Admittedly, it sounds sort of cruel—“mean,” in the president’s own words—but some of this talk is coming from marshmallo­w liberals who believe that nursing-home patients deserve more compassion than hedgefund managers.

Hey, the rich suffer, too. Their voices should be heard.

People who don’t make millions of dollars can’t relate to the agonizing experience of writing a big fat check to the IRS every three months. That’s right—the dreaded quarterlie­s.

And while the pain of making those payments is mostly emotional—a bilious mix of resentment and dismay—the long-term effects can cause real medical problems for the chronicall­y wealthy.

Apparently that’s what happened after Congress passed the Affordable Care Act seven years ago. To help pay for the expansion of healthcare coverage, the law imposed a tax on individual­s earning more than $200,000 annually ($250,000 for married couples), as well as a 3.8 percent fee on investment income.

I don’t run a hedge fund, but I recall a wave of queasiness upon learning that my taxes would be rising a bit. No immediate medical attention was required, beyond gulping a couple of Rolaids.

Still, it wasn’t hard to empathize with the plight of the uber-rich, whose misery was proportion­ally much worse than my own. Among high-bracket affliction­s traced to the onset of Obamacare taxes were anxiety, insomnia, chipped teeth, elevated blood pressure, facial tics, and irritable bowel syndrome.

These conditions have been anecdotall­y reported from Palm Beach to Martha’s Vineyard to the Monterey peninsula. Many wealthy Americans haven’t sought treatment. Instead, they grittily endure, aching for the day when Obamacare is repealed and their tax bills go down.
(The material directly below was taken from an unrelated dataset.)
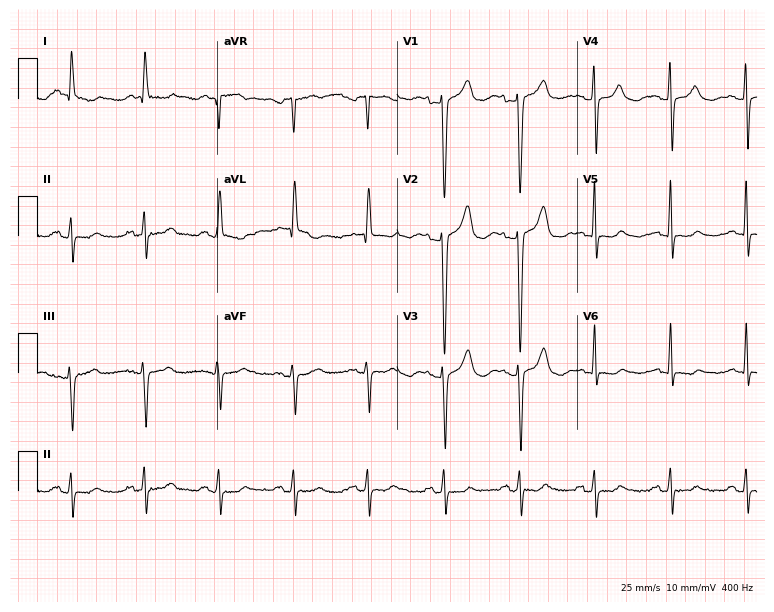
ECG (7.3-second recording at 400 Hz) — a 64-year-old female. Screened for six findings — first-degree AV block, right bundle branch block, left bundle branch block, sinus bradycardia, atrial fibrillation, sinus tachycardia — none is recorded. Only these six findings were labelled.

It must also be noted that some rich taxpayers exhibit no symptoms whatsoever, rarely whine about healthcare taxes at social functions, and claim they don’t mind sacrificin­g to help those less fortunate.

They concede the ACA has big problems and needs fixing, but in principle they don’t mind kicking in some dough so that average-earning Americans can afford decent medical care. They say it’s good that more sick people have access to doctors, and that lives are being saved every day.

This curious subset of welloff taxpayers also hails the fact that many more healthy people now have insurance, believing this trend will eventually trim consumer health costs and the government’s huge tab for subsidized medicine.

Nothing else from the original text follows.